Denpasar (Antara) - Kepala Dinas Kesehatan Provinsi Bali dr Ketut Suarjaya mengatakan anak-anak yang terpapar asap rokok sangat rentan menderita penyakit pneumonia.

"Patut diingat, perokok pasif itu berisiko terkena penyakit yang sama dengan perokok aktif. Sangat disayangkan kalau bayi dan balita yang tidak berdosa sampai terkena pneumonia akibat perilaku keluarga yang tidak sadar merokok di dalam rumah," katanya saat menjadi pembicara seminar di Denpasar, Sabtu.

Pneumonia yang merupakan penyakit infeksi yang menyerang paru-paru, ucap dia, di Indonesia dan termasuk di Bali masih menjadi penyebab kematian balita nomor dua tertinggi setelah diare. Sedangkan jumlah anak usia 0-4 tahun di Tanah Air yang terpapar asap rokok mencapai 11,4 juta jiwa.

Oleh karena itu, pihaknya sangat berharap agar diterapkan prinsip 100 persen bebas asap rokok pada gedung-gedung dan area tertutup, dan khususnya lagi dalam rumah.

"Pemisahan antara ruang merokok dan tidak merokok pada beberapa gedung juga tidak efektif karena yang namanya asap rokok yang berbaur dengan udara pasti ada saja celah untuk masuk," ucapnya pada seminar yang bertajuk Inovasi Menuju Anak Bebas Pneumonia serangkaian menyambut Hari Kesehatan Nasional ke-50.

Suarjaya mengatakan di Bali memang sudah ada Perda Nomor 10 Tahun 2011 tentang Kawasan Tanpa Rokok (KTR). Namun, di lapangan masih banyak yang melanggar ketentuan merokok pada berbagai fasilitas publik yang masuk dalam KTR.

"Kami sangat bergembira dengan peran Ikatan Dokter Anak Indonesia (IDAI) yang menggelar kegiatan seminar ini sebagai sebuah wadah untuk memberikan informasi dan penanganan terhadap penyakit pneumonia. Sekaligus menjadi momentum untuk mengevaluasi berbagai kegiatan yang sudah dilakukan para petugas kesehatan di berbagai jenjang dengan harapan nantinya dapat menekan serendah-rendahnya angka kesakitan dan kematian akibat pneumonia," ujarnya.
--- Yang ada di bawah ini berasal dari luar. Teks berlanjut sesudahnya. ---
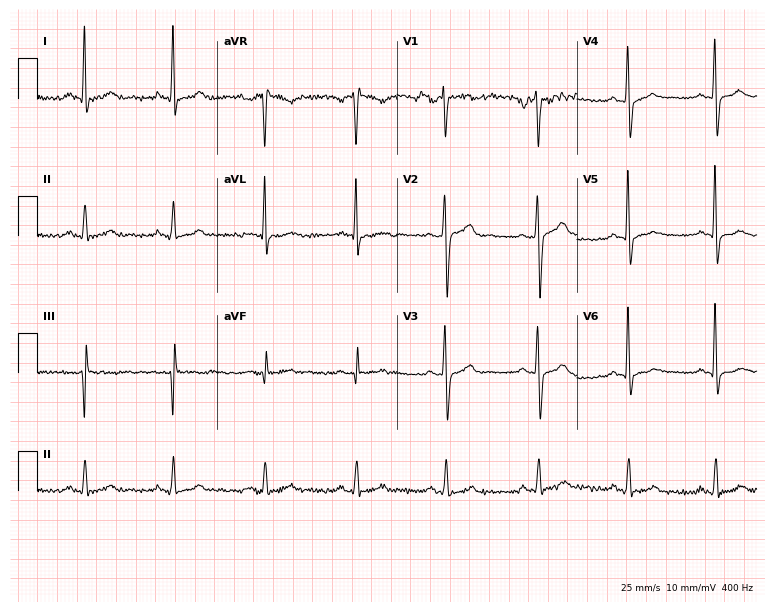
ECG — a 32-year-old male. Screened for six findings — first-degree AV block, right bundle branch block, left bundle branch block, sinus bradycardia, atrial fibrillation, sinus tachycardia — none is recorded. Findings outside these six are not listed.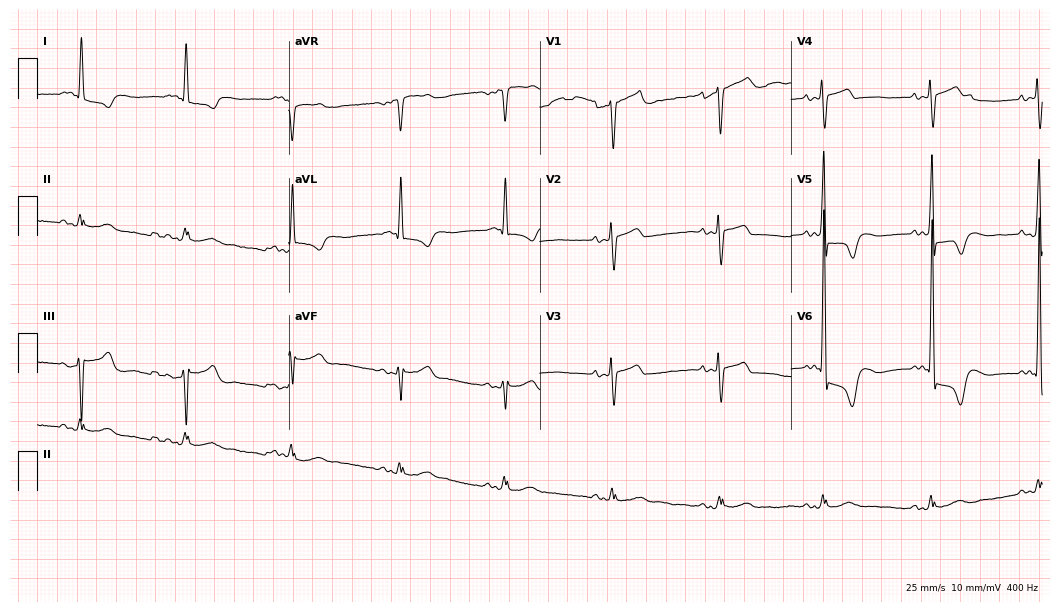
Standard 12-lead ECG recorded from a male patient, 75 years old (10.2-second recording at 400 Hz). None of these six findings is recorded: first-degree AV block, right bundle branch block (RBBB), left bundle branch block (LBBB), sinus bradycardia, atrial fibrillation (AF), sinus tachycardia.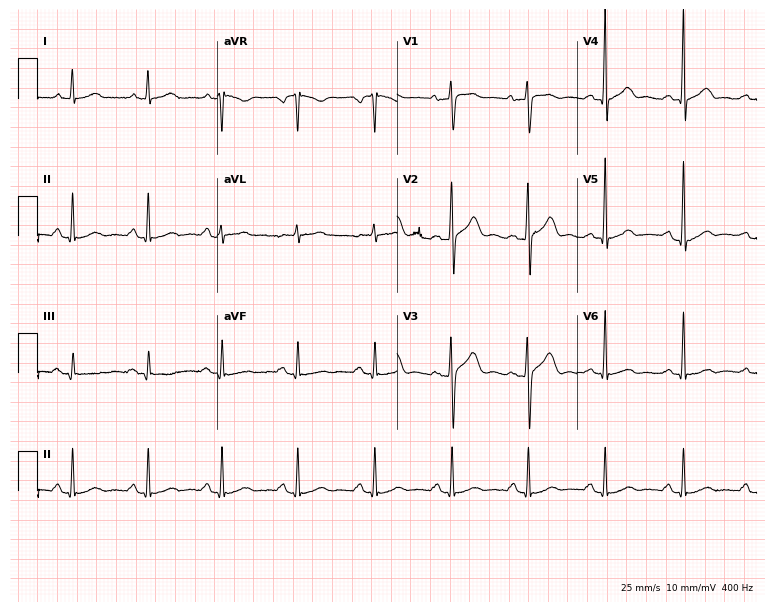
Resting 12-lead electrocardiogram. Patient: a 52-year-old male. Read as a normal ECG.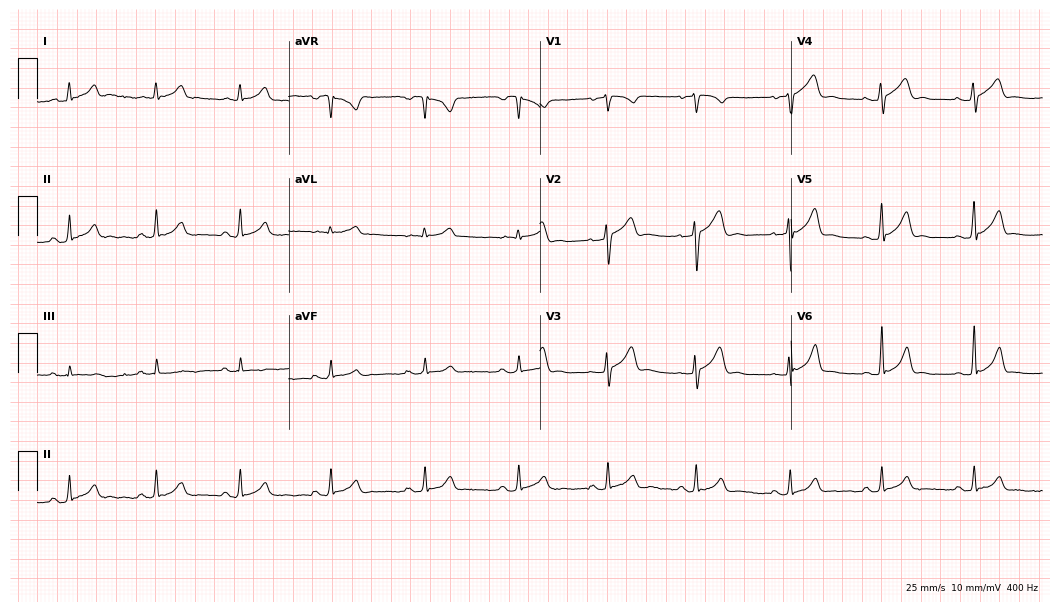
12-lead ECG from a 34-year-old man. Screened for six findings — first-degree AV block, right bundle branch block, left bundle branch block, sinus bradycardia, atrial fibrillation, sinus tachycardia — none is recorded.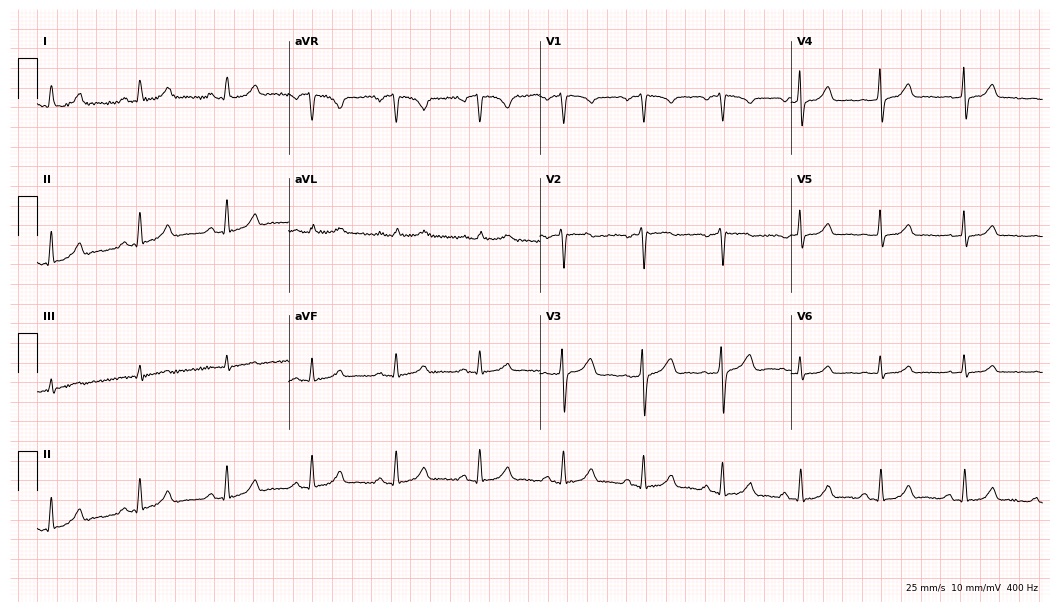
12-lead ECG from a woman, 47 years old. Labelled as a normal ECG.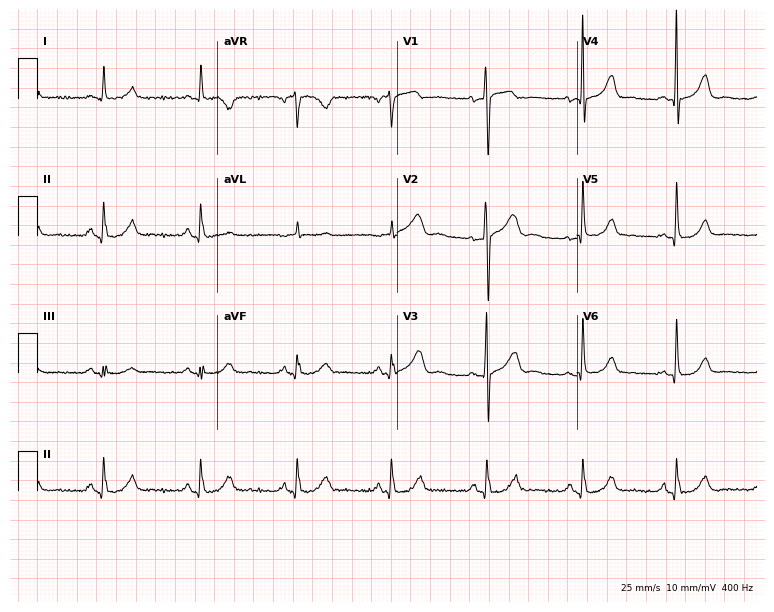
12-lead ECG from a female patient, 56 years old. Labelled as a normal ECG.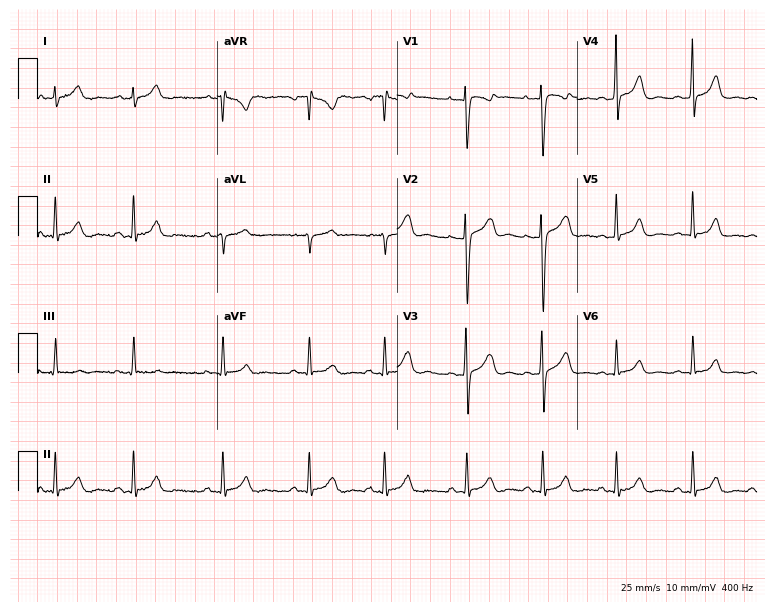
Resting 12-lead electrocardiogram (7.3-second recording at 400 Hz). Patient: a female, 20 years old. Read as a normal ECG.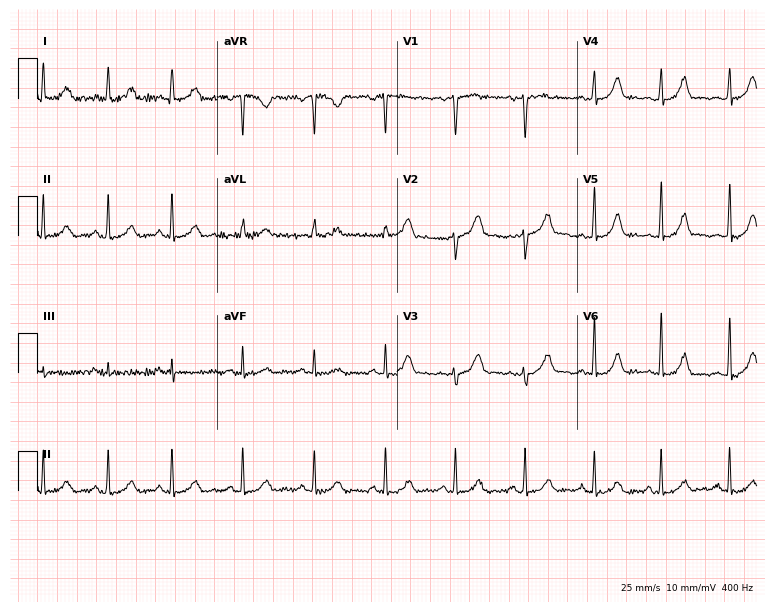
Electrocardiogram (7.3-second recording at 400 Hz), a 37-year-old woman. Overall reading on record: normal ECG.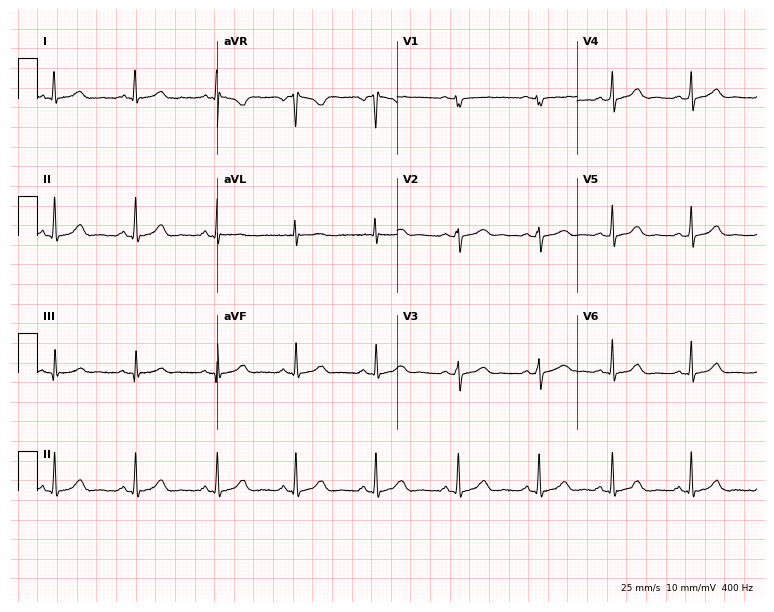
Electrocardiogram, a female patient, 21 years old. Overall reading on record: normal ECG.

Sementara itu Direktur Pengendalian Penyakit Menular Langsung (P2ML) Kementerian Kesehatan dr Sigit Priohutomo MPH mengatakan sesungguhnya pneumonia pada balita dapat dicegah.

Hanya saja, menurut dia, masalahnya seringkali terjadi keterlambatan penanganan akibat masih adanya kesenjangan kemampuan antara tenaga kesehatan masyarakat dengan dokter spesialis anak.

"Harapan kami dengan kegiatan seperti ini yang nantinya dapat membangun sinergi semua pihak, maka angka kesakitan dan kematian akibat pneumonia bisa diturunkan," ujarnya.

Sigit menambahkan, faktor risiko pneumonia pada balita selain disebabkan karena polusi udara akibat paparan asap rokok di rumah, juga karena faktor lainnya seperti bayi yang tidak mendapatkan air susu ibu (ASI) dengan cukup, bayi lahir dengan berat badan rendah, bayi tidak mendapatkan imunisasi, tinggal di lingkungan padat penduduk hingga perilaku keluarga yang tidak menerapkan pola hidup bersih dan sehat.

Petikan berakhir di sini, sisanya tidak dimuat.